Greg Adamson, Griffith
Most Americans now trust Dr Anthony Fauci over Trump in relation to information on the coronavirus pandemic. That's not surprising. Dr Fauci is a respected and highly regarded expert on infectious disease. Trump is often clueless about the coronavirus pandemic.
Rajend Naidu, Glenfield, NSW
GET ON WITH IT
Why delay the ACT election? Barr's ideas are rubbish. His government is incompetent. Delaying due to the coronavirus will mess up the economy and disrupt the timing of the 2024 election.
Anton Rusanov, Kaleen
Re: "McKenzie blames APS for rorts scandal" (May 16, p21).
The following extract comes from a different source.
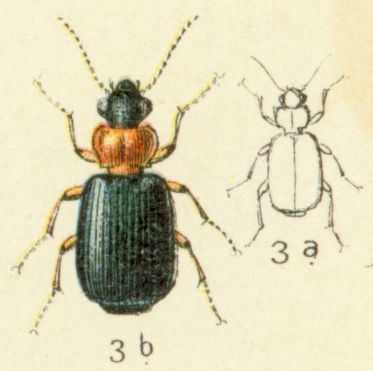 [Lebia] cyanocephala L. = Lebia cyanocephala (Linnaeus, 1758) (3a: adult, size comparison, 3b: adult, dorsal view)

I feel the former sports minister will soon "pivot" to blaming the public service for failing to locate her moral compass for her.
Chris Ryan, Carrs Park, NSW
UP FOR AIR
Tony May (Letters May 15) wants the NRL to "scrap the meaningless scrum". The scrum gives players a breather. Given the speed of league this is reasonable. Given the slow pace of forward play in union that code does not need to give players a breather.